→ **Stored items**:
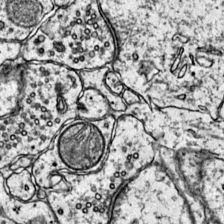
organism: Mouse
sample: Primary visual cortex
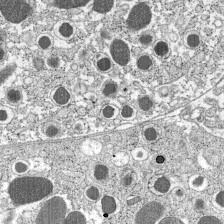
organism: C57BL Mouse
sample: Pancreatic islet
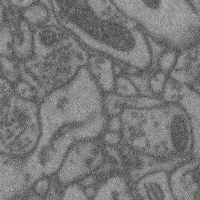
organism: Mouse
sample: Cerebral cortex
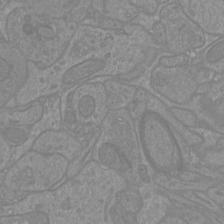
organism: Mouse
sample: Cortical neurons
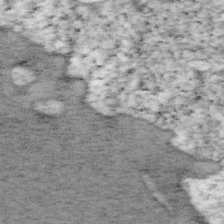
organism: Mouse
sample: OT-I killer T cells with ID8 ovarian cancer cells
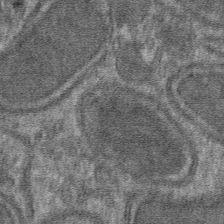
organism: Mouse
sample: Mouse hepatocytes
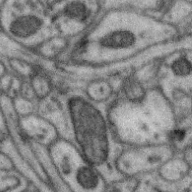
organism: Zebra finch
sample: Brain
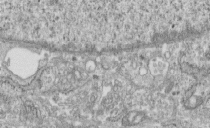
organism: Human
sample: Centriole in fibroblast cells
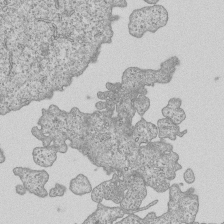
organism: Human
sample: MDA-MB-231 cells
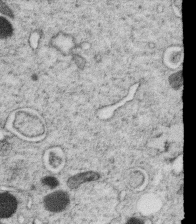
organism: C. elegans
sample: C. elegans oocyte; sperm cells
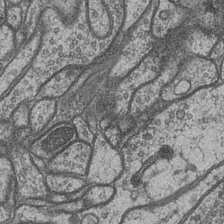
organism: Drosophila
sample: Optic medulla
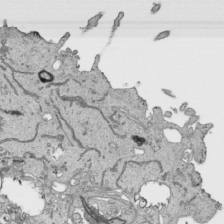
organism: Human
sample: Mitochondria in HCT116 cells
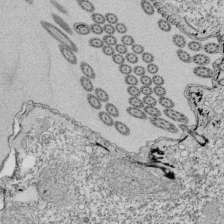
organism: Tetrahymena
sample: Cilia in tetrahymena
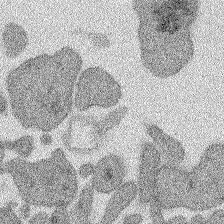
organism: Human
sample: HeLa cells
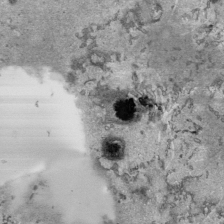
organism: Human
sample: Mitochondria in HCT116 cells
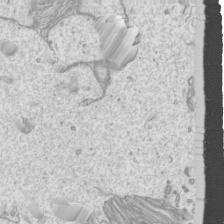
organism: Mouse
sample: Cilia; mouse epididymis
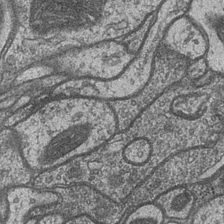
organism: Drosophila
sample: Optic medulla
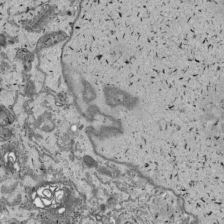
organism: Human
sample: Mitochondria in HCT116 cells
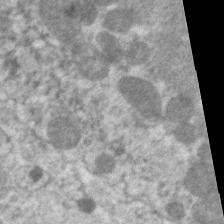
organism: C. elegans
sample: Pharynx
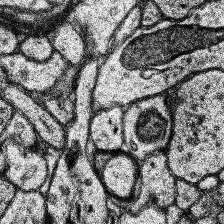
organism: Human
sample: Temporal Lobe
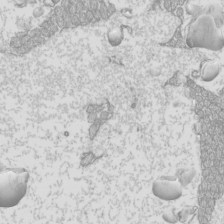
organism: Mouse
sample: Cilia; mouse epididymis
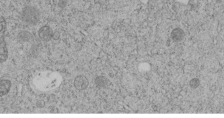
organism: C. elegans
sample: C. elegans embryo early stage
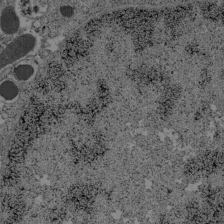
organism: C57BL Mouse
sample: Pancreatic islet
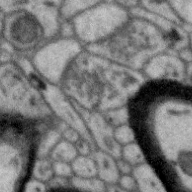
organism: Zebra finch
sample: Brain
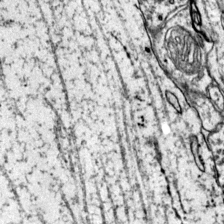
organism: Mouse
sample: Primary visual cortex
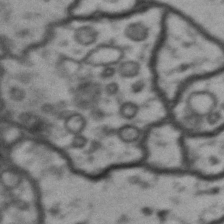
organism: Drosophila
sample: Brain
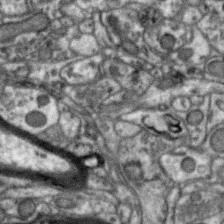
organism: Zebra finch
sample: Brain
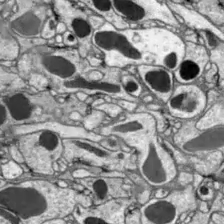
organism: Drosophila
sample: Optic lobe
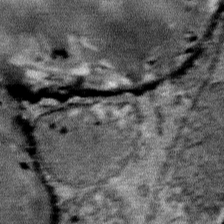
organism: Mouse
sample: Mouse Salivary gland
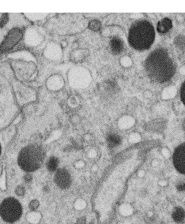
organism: C. elegans
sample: C. elegans oocyte; sperm cells
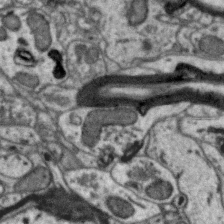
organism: Zebra finch
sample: Brain
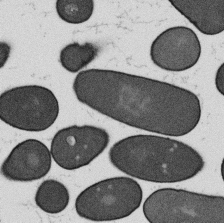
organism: B. subtilis
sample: Bacterial spore
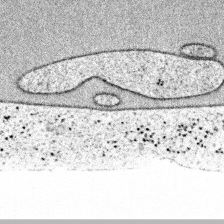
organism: Human
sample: HeLa cells
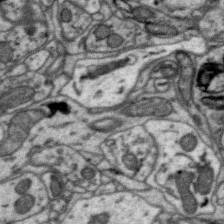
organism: Zebra finch
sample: Brain
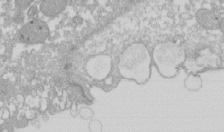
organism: Xenopus
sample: Cilia; centrioles in frog embryo cells
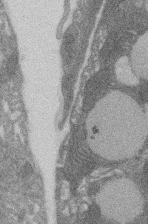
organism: Rat
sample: Salivary granule
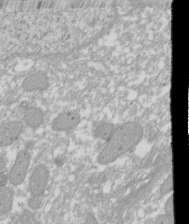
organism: Xenopus
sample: Cilia; centrioles in frog embryo cells
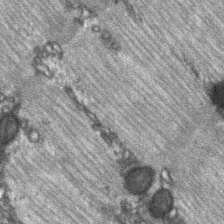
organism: C57BL Mouse
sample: Soleus
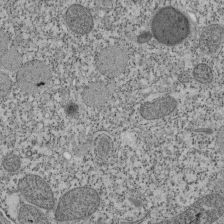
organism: Tetrahymena
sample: Cilia in tetrahymena
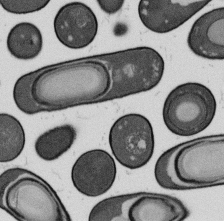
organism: B. subtilis
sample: Bacterial spore
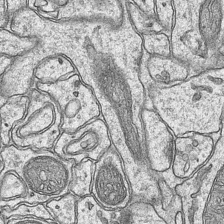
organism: Mouse
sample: CA1 Hippocampus
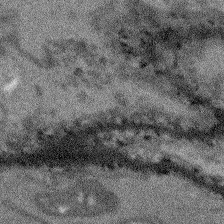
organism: Arabidopsis thaliana
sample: Root tip
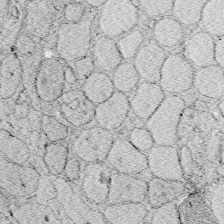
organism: Zebrafish
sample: Whole-Brain
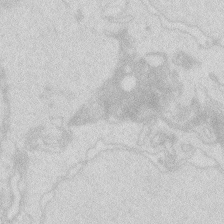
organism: Zebrafish
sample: Macrophage
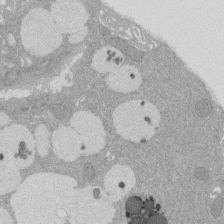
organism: Rat
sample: Salivary granule
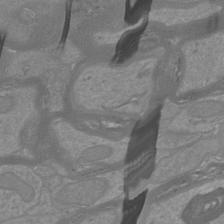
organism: Mouse
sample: Cortical neurons
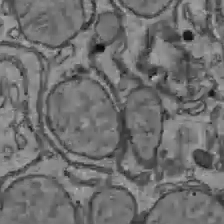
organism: C57BL Mouse
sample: Liver
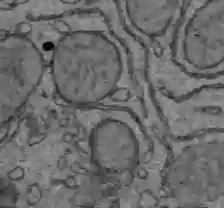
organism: C57BL Mouse
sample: Liver
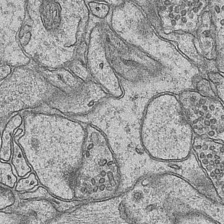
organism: Mouse
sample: CA1 Hippocampus
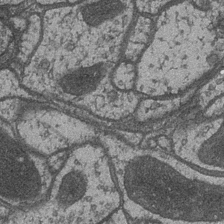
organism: Drosophila
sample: Optic medulla
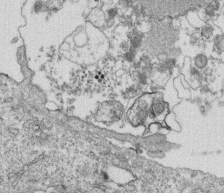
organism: Human
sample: HeLa cell HIV synapse
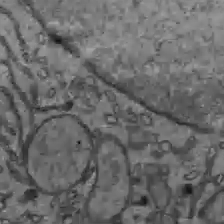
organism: C57BL Mouse
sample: Liver
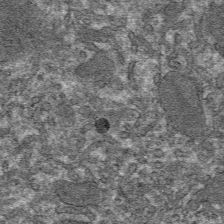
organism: Mouse
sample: Mouse hepatocytes
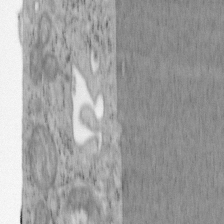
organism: Human
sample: HeLa cells
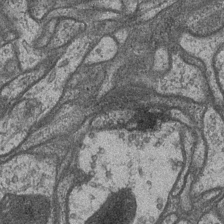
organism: Drosophila
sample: Optic medulla
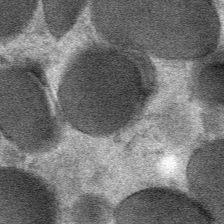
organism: Mouse
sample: Mouse Salivary gland
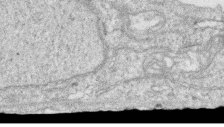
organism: Human
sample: HeLa cell HIV synapse
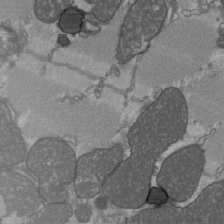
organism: C57BL Mouse
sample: Heart
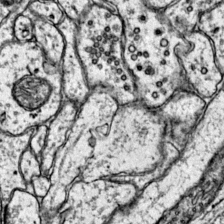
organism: Mouse
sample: Primary visual cortex
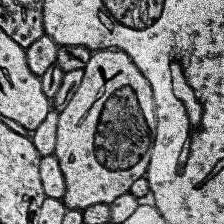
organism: Human
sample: Temporal Lobe
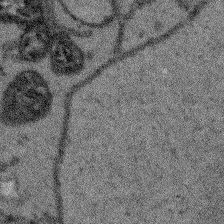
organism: Arabidopsis thaliana
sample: Root tip
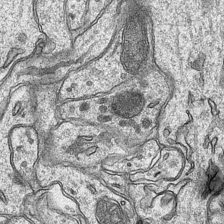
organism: Mouse
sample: CA1 Hippocampus
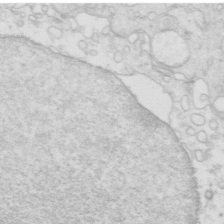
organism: Mouse
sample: Multiciliated cells
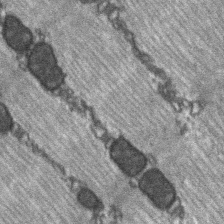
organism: C57BL Mouse
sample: Soleus
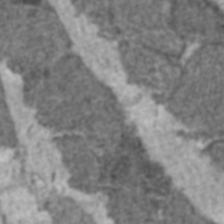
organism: C57BL Mouse
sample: Heart
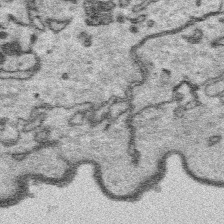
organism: Platynereis dumerilii
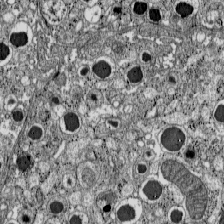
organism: C57BL Mouse
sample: Pancreatic islet
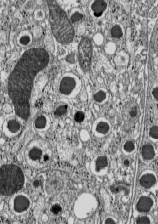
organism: C57BL Mouse
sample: Pancreatic islet
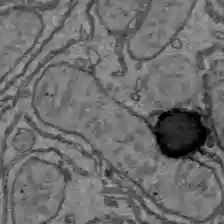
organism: C57BL Mouse
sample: Liver
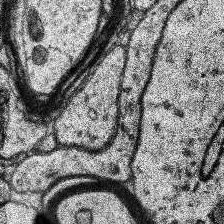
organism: Human
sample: Temporal Lobe
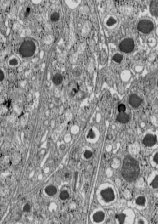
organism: C57BL Mouse
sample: Pancreatic islet
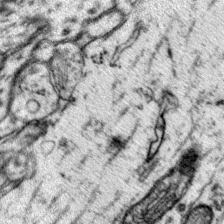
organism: Mouse
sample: Primary visual cortex
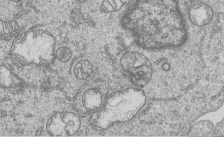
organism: Human
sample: MDA-MB-231 cells
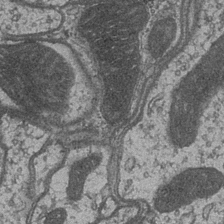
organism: Drosophila
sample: Optic medulla
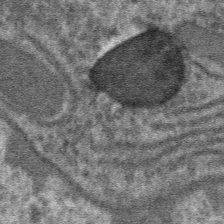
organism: Mouse
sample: Mouse hepatocytes
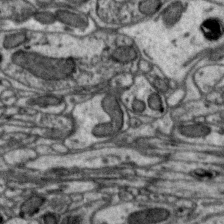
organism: Zebra finch
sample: Brain
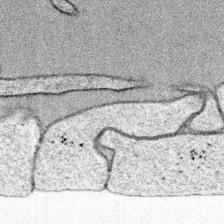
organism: Human
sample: HeLa cells
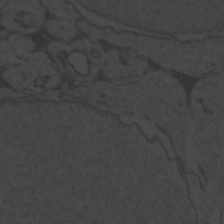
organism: Zebrafish
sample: Macrophage infected with Toxoplasma gondii
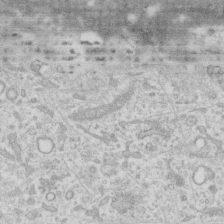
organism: Human
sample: Fibroblast cells
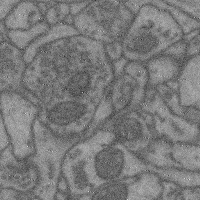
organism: Mouse
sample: Cerebral cortex
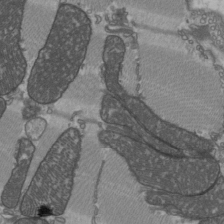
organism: C57BL Mouse
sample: Heart
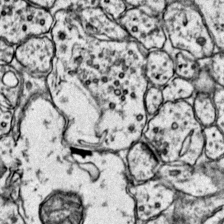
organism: Mouse
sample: Primary visual cortex
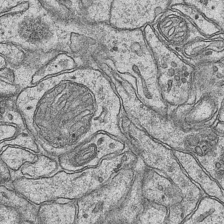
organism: Mouse
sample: CA1 Hippocampus
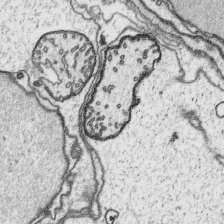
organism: Platynereis dumerilii
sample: Parapodia
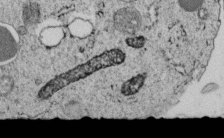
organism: C. elegans
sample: C. elegans embryo early stage
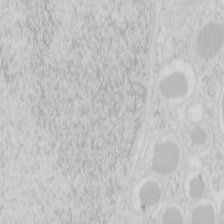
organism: Mouse
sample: Pancreas
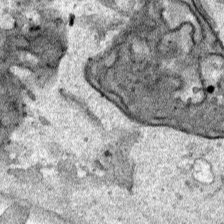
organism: Human
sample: Mitochondria in HCT116 cells
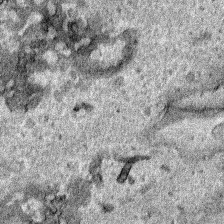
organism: Human
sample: Mitochondria in HCT116 cells
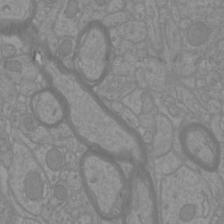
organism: Mouse
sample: Cortical neurons
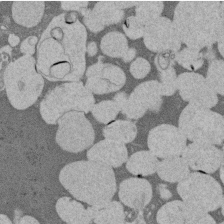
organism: Rat
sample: Salivary granule
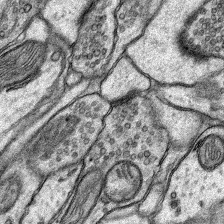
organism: Rat
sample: Hippocampus
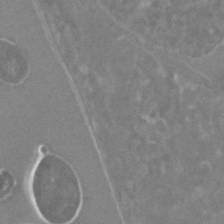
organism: C. elegans
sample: C. elegans embryo
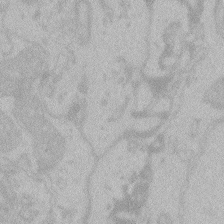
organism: Zebrafish
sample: Macrophage infected with Toxoplasma gondii
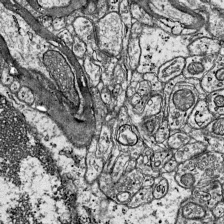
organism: Mouse
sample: Visual Cortex
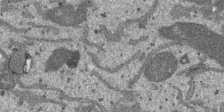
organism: Human
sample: Lung epithelial cells infected with SARS-CoV-2
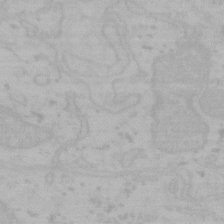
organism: Mouse
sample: Choroid plexus
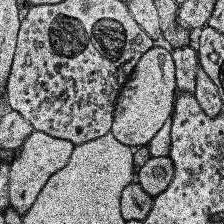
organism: Human
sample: Temporal Lobe
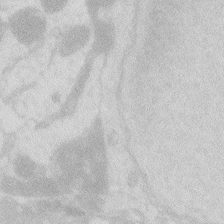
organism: Zebrafish
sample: Macrophage
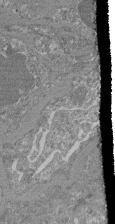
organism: Mouse
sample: Glomerulus
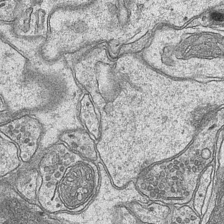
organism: Mouse
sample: CA1 Hippocampus
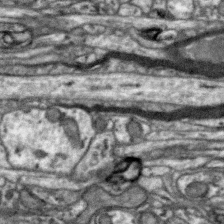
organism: Zebra finch
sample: Brain
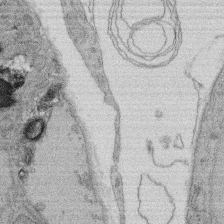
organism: Rat
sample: Salivary granule
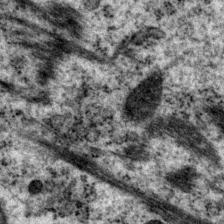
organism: P. pacificus
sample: Pharynx
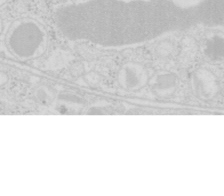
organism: Mouse
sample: Pancreas
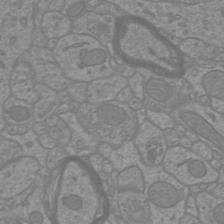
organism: Mouse
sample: Cortical neurons
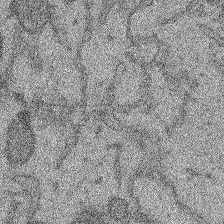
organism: Human
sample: HeLa cells
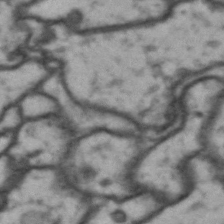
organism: Drosophila
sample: Brain
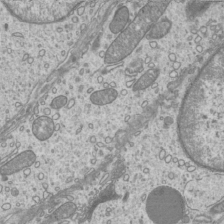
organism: Mouse
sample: Cilia; mouse epididymis
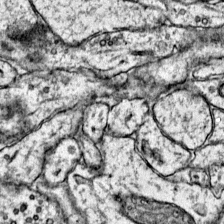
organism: Mouse
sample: Primary visual cortex
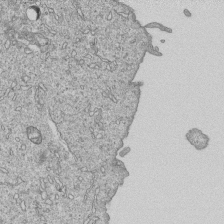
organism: Human
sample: MDA-MB-231 cells
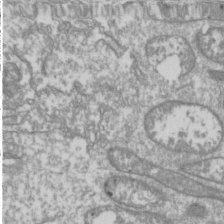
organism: Drosophila
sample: Cell division; meiosis; drosophila spermatocytes
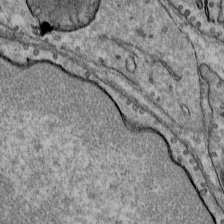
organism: Mouse
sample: Mouse Salivary gland
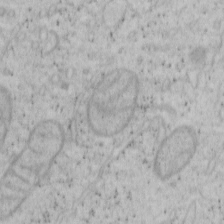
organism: Human
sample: HeLa cells
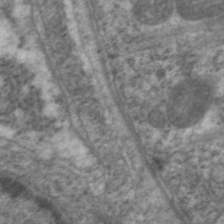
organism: C. elegans
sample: Pharynx
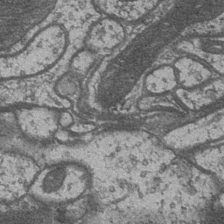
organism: Drosophila
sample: Optic medulla
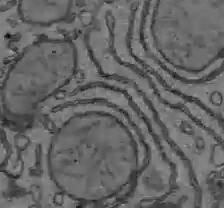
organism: C57BL Mouse
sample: Liver
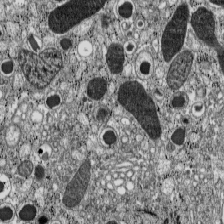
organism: C57BL Mouse
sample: Pancreatic islet
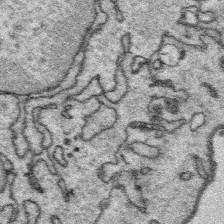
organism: Platynereis dumerilii
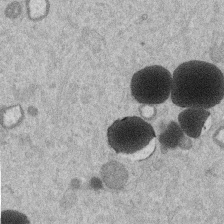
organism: Mouse
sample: Dividing mouse embryo 1 cell stage
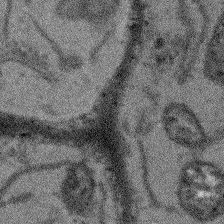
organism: Arabidopsis thaliana
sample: Root tip
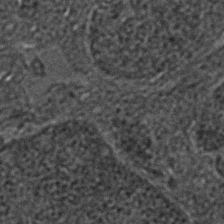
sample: Trachea
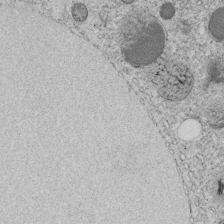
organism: C. elegans
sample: C. elegans embryo early stage
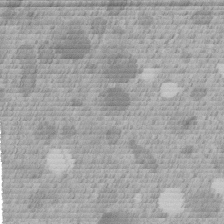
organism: C. elegans
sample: C. elegans embryo early stage
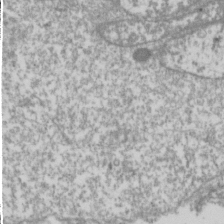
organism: Drosophila
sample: Cell division; meiosis; drosophila spermatocytes
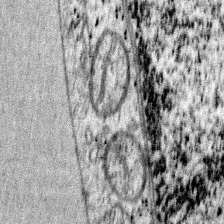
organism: Human
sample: HeLa cells
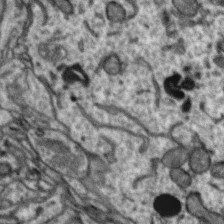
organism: Zebra finch
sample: Brain
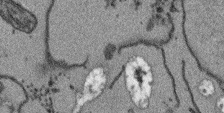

→ **Exercise aim**: An exact copy of every line above, minus the pictures, is the required output.

→ **Task solution**:
organism: Mouse
sample: Primary visual cortex
organism: C57BL Mouse
sample: Pancreatic islet
organism: Mouse
sample: Cerebral cortex
organism: Mouse
sample: Cortical neurons
organism: Mouse
sample: OT-I killer T cells with ID8 ovarian cancer cells
organism: Mouse
sample: Mouse hepatocytes
organism: Zebra finch
sample: Brain
organism: Human
sample: Centriole in fibroblast cells
organism: Human
sample: MDA-MB-231 cells
organism: C. elegans
sample: C. elegans oocyte; sperm cells
organism: Drosophila
sample: Optic medulla
organism: Human
sample: Mitochondria in HCT116 cells
organism: Tetrahymena
sample: Cilia in tetrahymena
organism: Human
sample: HeLa cells
organism: Human
sample: Mitochondria in HCT116 cells
organism: Mouse
sample: Cilia; mouse epididymis
organism: Drosophila
sample: Optic medulla
organism: Human
sample: Mitochondria in HCT116 cells
organism: C. elegans
sample: Pharynx
organism: Human
sample: Temporal Lobe
organism: Mouse
sample: Cilia; mouse epididymis
organism: C. elegans
sample: C. elegans embryo early stage
organism: C57BL Mouse
sample: Pancreatic islet
organism: Zebra finch
sample: Brain
organism: Mouse
sample: Primary visual cortex
organism: Drosophila
sample: Brain
organism: Zebra finch
sample: Brain
organism: Drosophila
sample: Optic lobe
organism: Mouse
sample: Mouse Salivary gland
organism: C. elegans
sample: C. elegans oocyte; sperm cells
organism: Zebra finch
sample: Brain
organism: B. subtilis
sample: Bacterial spore
organism: Human
sample: HeLa cells
organism: Zebra finch
sample: Brain
organism: Xenopus
sample: Cilia; centrioles in frog embryo cells
organism: Rat
sample: Salivary granule
organism: Xenopus
sample: Cilia; centrioles in frog embryo cells
organism: C57BL Mouse
sample: Soleus
organism: Tetrahymena
sample: Cilia in tetrahymena
organism: B. subtilis
sample: Bacterial spore
organism: Mouse
sample: CA1 Hippocampus
organism: Arabidopsis thaliana
sample: Root tip
organism: Zebrafish
sample: Whole-Brain
organism: Zebrafish
sample: Macrophage
organism: Rat
sample: Salivary granule
organism: Mouse
sample: Cortical neurons
organism: C57BL Mouse
sample: Liver
organism: C57BL Mouse
sample: Liver
organism: Mouse
sample: CA1 Hippocampus
organism: Drosophila
sample: Optic medulla
organism: Human
sample: HeLa cell HIV synapse
organism: C57BL Mouse
sample: Liver
organism: Mouse
sample: Mouse hepatocytes
organism: Human
sample: HeLa cells
organism: Drosophila
sample: Optic medulla
organism: Mouse
sample: Mouse Salivary gland
organism: Human
sample: HeLa cell HIV synapse
organism: C57BL Mouse
sample: Heart
organism: Mouse
sample: Primary visual cortex
organism: Human
sample: Temporal Lobe
organism: Arabidopsis thaliana
sample: Root tip
organism: Mouse
sample: CA1 Hippocampus
organism: Mouse
sample: Multiciliated cells
organism: C57BL Mouse
sample: Soleus
organism: C57BL Mouse
sample: Heart
organism: Platynereis dumerilii
organism: C57BL Mouse
sample: Pancreatic islet
organism: C57BL Mouse
sample: Pancreatic islet
organism: C57BL Mouse
sample: Liver
organism: Human
sample: Temporal Lobe
organism: C57BL Mouse
sample: Pancreatic islet
organism: Mouse
sample: Primary visual cortex
organism: Human
sample: MDA-MB-231 cells
organism: Drosophila
sample: Optic medulla
organism: Mouse
sample: Mouse hepatocytes
organism: Zebra finch
sample: Brain
organism: Human
sample: HeLa cells
organism: Zebrafish
sample: Macrophage infected with Toxoplasma gondii
organism: Human
sample: Fibroblast cells
organism: Mouse
sample: Cerebral cortex
organism: C57BL Mouse
sample: Heart
organism: Mouse
sample: Primary visual cortex
organism: Mouse
sample: CA1 Hippocampus
organism: Platynereis dumerilii
sample: Parapodia
organism: C. elegans
sample: C. elegans embryo early stage
organism: Mouse
sample: Pancreas
organism: Human
sample: Mitochondria in HCT116 cells
organism: Human
sample: Mitochondria in HCT116 cells
organism: Mouse
sample: Cortical neurons
organism: Rat
sample: Salivary granule
organism: Rat
sample: Hippocampus
organism: C. elegans
sample: C. elegans embryo
organism: Zebrafish
sample: Macrophage infected with Toxoplasma gondii
organism: Mouse
sample: Visual Cortex
organism: Human
sample: Lung epithelial cells infected with SARS-CoV-2
organism: Mouse
sample: Choroid plexus
organism: Human
sample: Temporal Lobe
organism: Zebrafish
sample: Macrophage
organism: Mouse
sample: Glomerulus
organism: Mouse
sample: CA1 Hippocampus
organism: Zebra finch
sample: Brain
organism: Rat
sample: Salivary granule
organism: P. pacificus
sample: Pharynx
organism: Mouse
sample: Pancreas
organism: Mouse
sample: Cortical neurons
organism: Human
sample: HeLa cells
organism: Drosophila
sample: Brain
organism: Mouse
sample: Cilia; mouse epididymis
organism: Mouse
sample: Primary visual cortex
organism: Human
sample: MDA-MB-231 cells
organism: Drosophila
sample: Cell division; meiosis; drosophila spermatocytes
organism: Mouse
sample: Mouse Salivary gland
organism: Human
sample: HeLa cells
organism: C. elegans
sample: Pharynx
organism: Drosophila
sample: Optic medulla
organism: C57BL Mouse
sample: Liver
organism: C57BL Mouse
sample: Pancreatic islet
organism: Platynereis dumerilii
organism: Mouse
sample: Dividing mouse embryo 1 cell stage
organism: Arabidopsis thaliana
sample: Root tip
sample: Trachea
organism: C. elegans
sample: C. elegans embryo early stage
organism: C. elegans
sample: C. elegans embryo early stage
organism: Drosophila
sample: Cell division; meiosis; drosophila spermatocytes
organism: Human
sample: HeLa cells
organism: Zebra finch
sample: Brain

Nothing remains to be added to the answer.